● **AVAILABLE DATA**
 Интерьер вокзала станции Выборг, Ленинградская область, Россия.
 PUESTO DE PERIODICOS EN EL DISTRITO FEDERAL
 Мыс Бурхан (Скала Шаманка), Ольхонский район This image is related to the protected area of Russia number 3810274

==

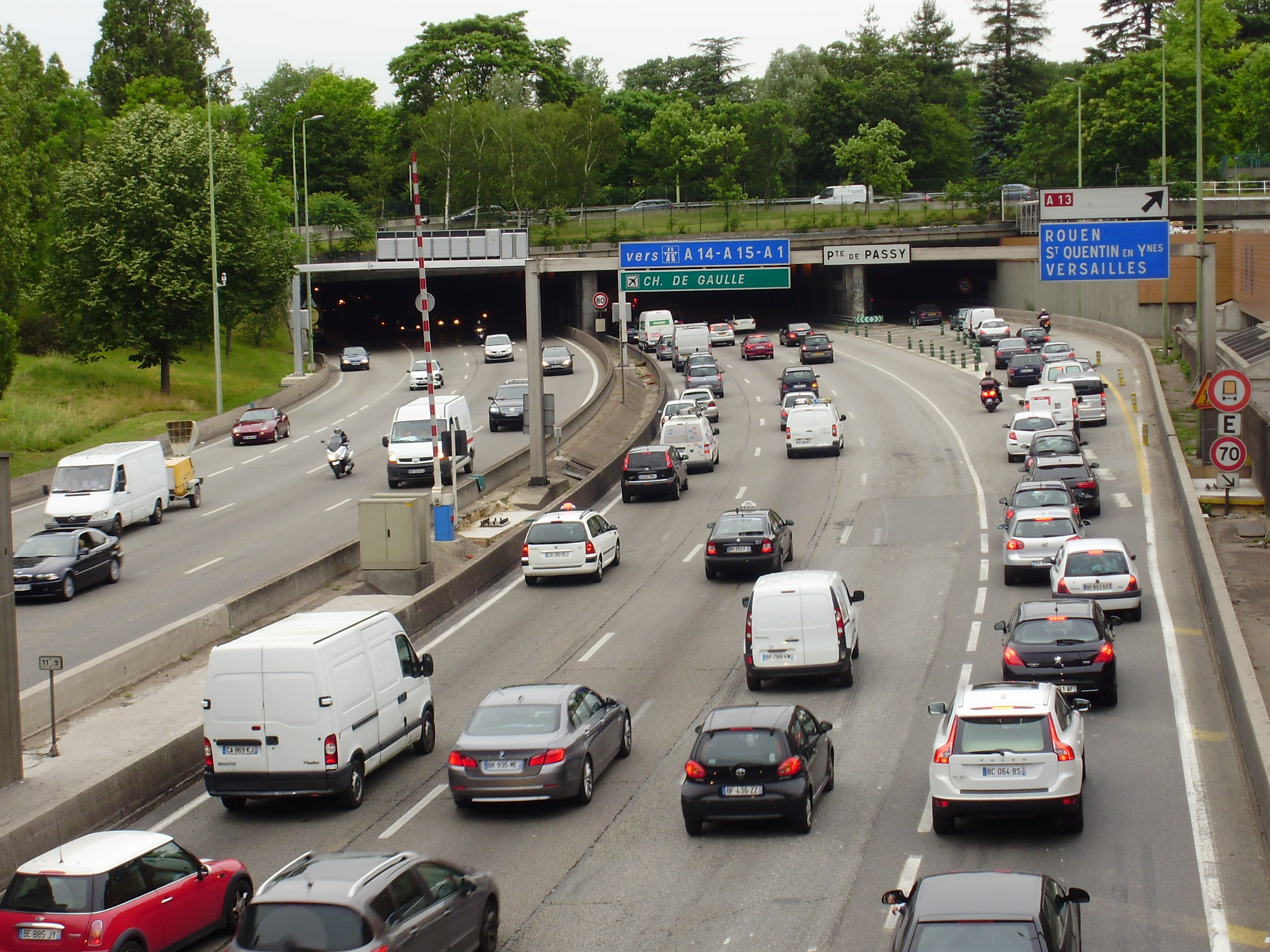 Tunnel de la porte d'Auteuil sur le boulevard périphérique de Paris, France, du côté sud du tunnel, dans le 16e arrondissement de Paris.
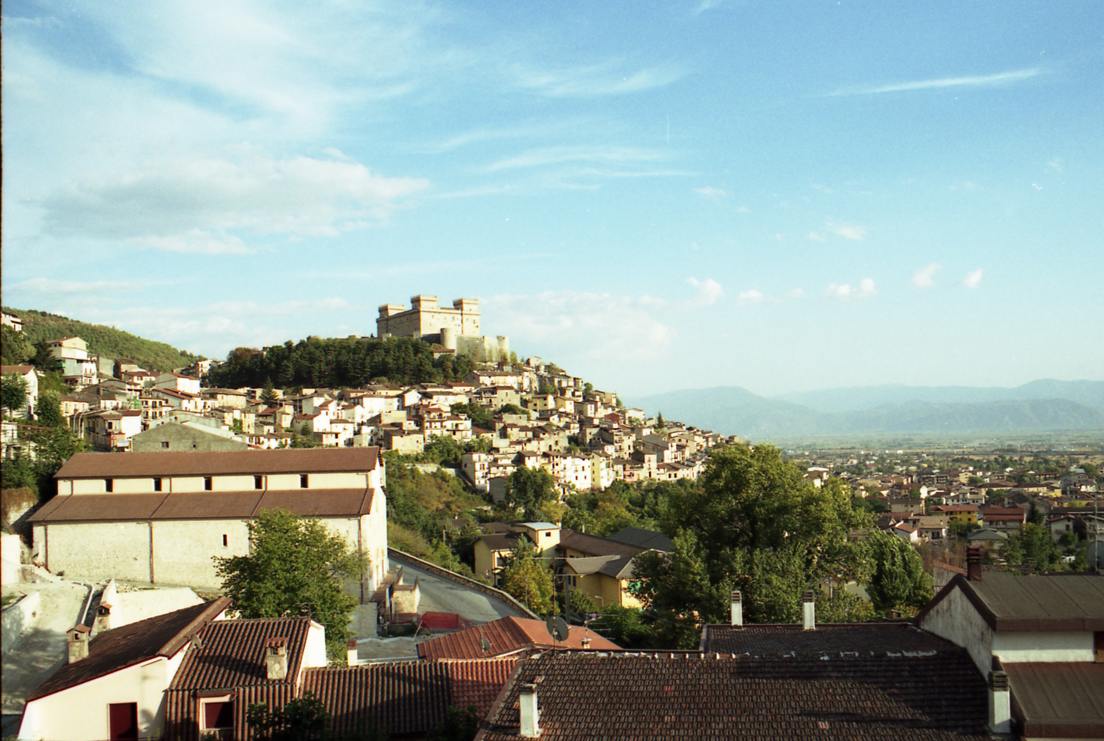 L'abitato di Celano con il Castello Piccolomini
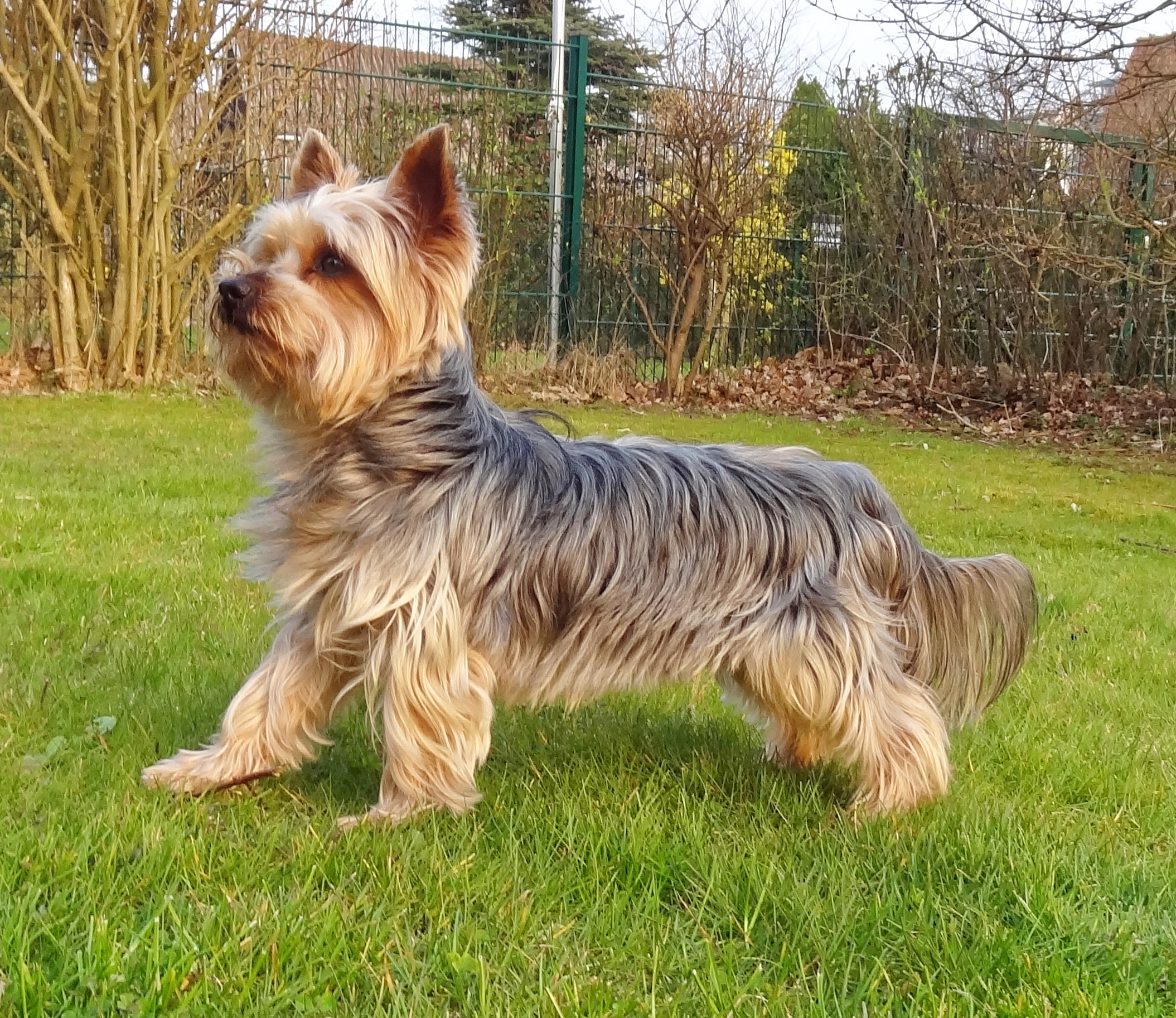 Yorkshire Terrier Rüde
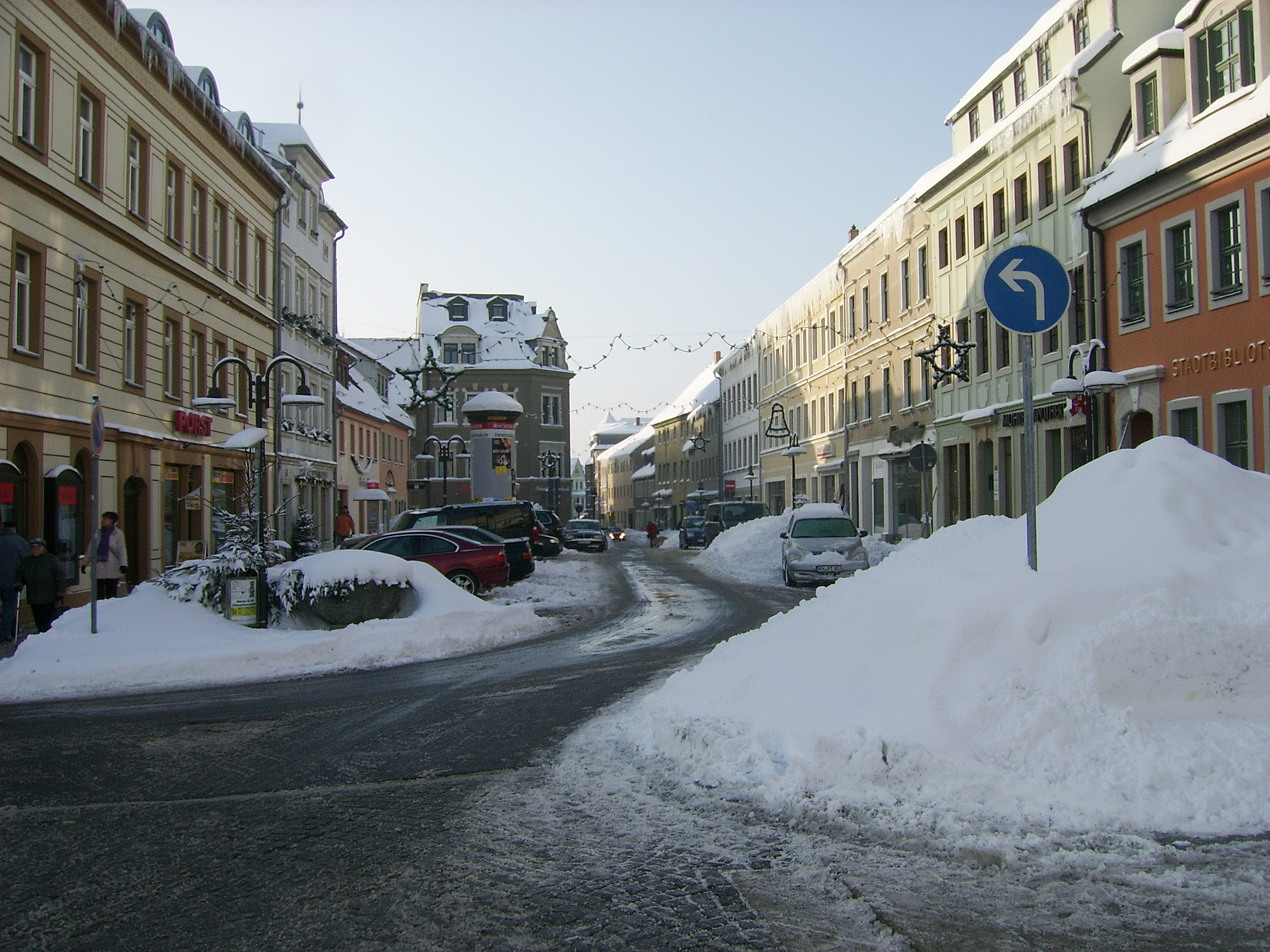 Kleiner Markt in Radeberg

* * *

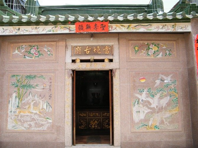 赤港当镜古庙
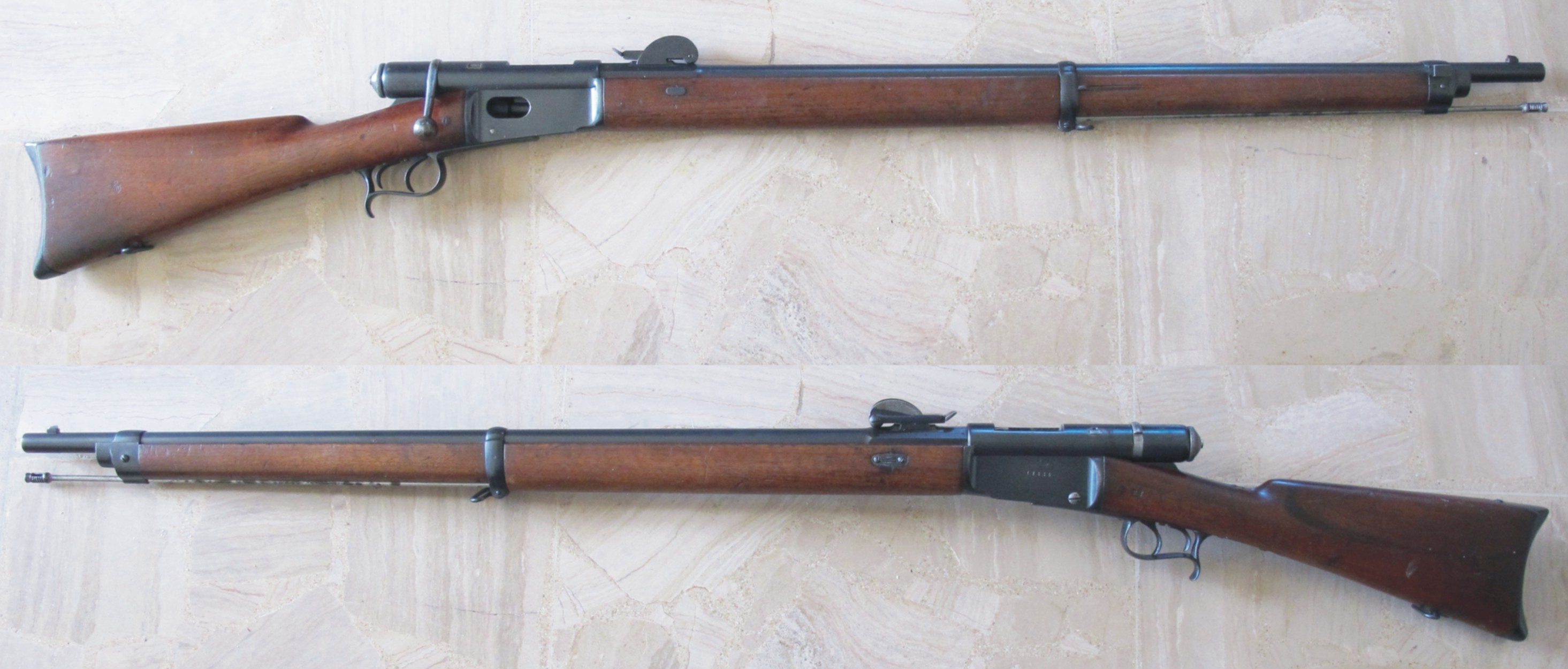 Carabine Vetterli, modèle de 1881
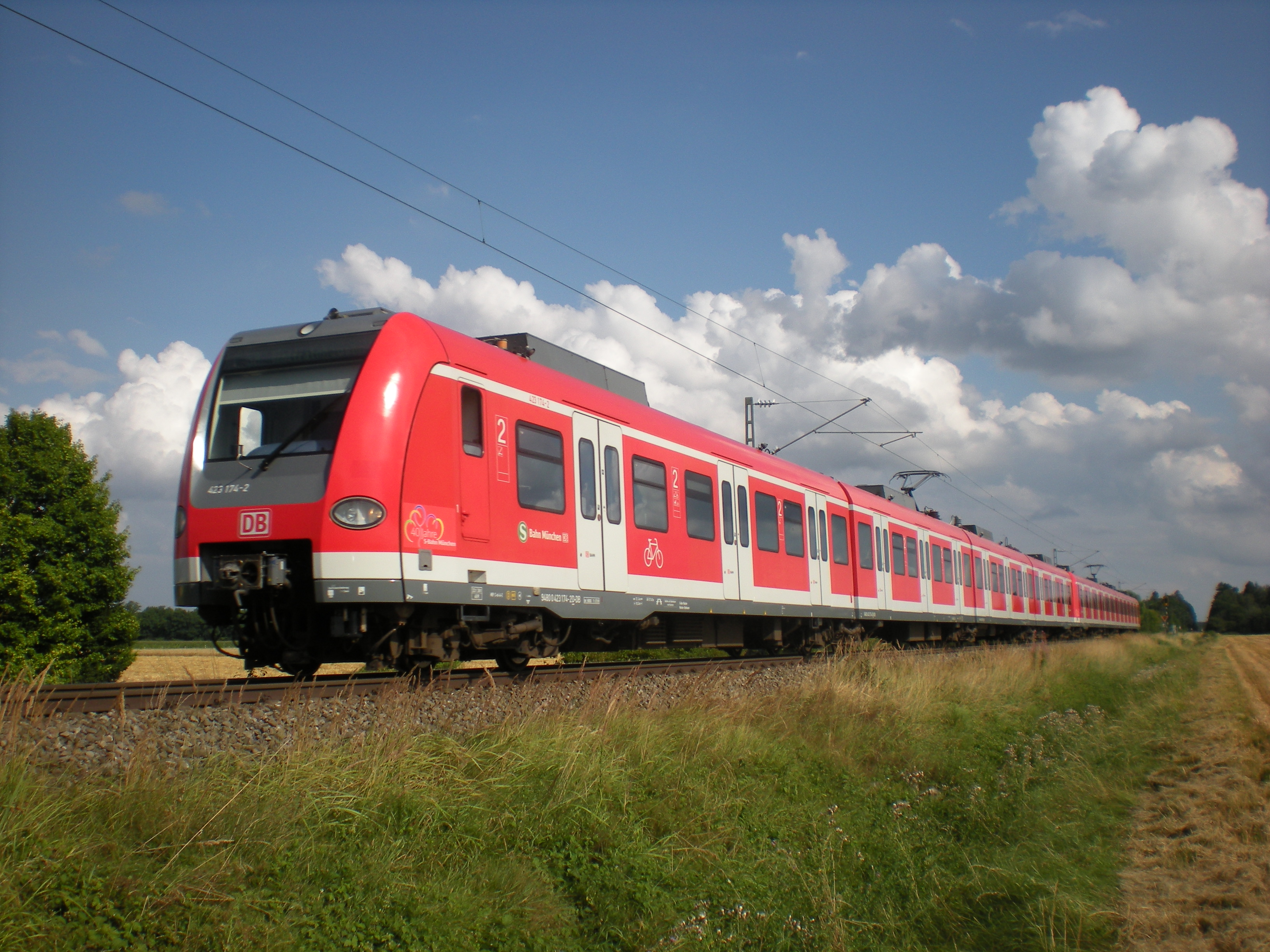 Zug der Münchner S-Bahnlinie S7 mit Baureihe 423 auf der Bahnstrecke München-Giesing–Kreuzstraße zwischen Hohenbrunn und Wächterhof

● **TO DO**
Print, without alteration, only the lines above between the one holding "Интерьер вокзала станции" and the one holding "Мыс Бурхан (Скала", inclusive.

● **RESPONSE AREA**
 Интерьер вокзала станции Выборг, Ленинградская область, Россия.
 PUESTO DE PERIODICOS EN EL DISTRITO FEDERAL
 Мыс Бурхан (Скала Шаманка), Ольхонский район This image is related to the protected area of Russia number 3810274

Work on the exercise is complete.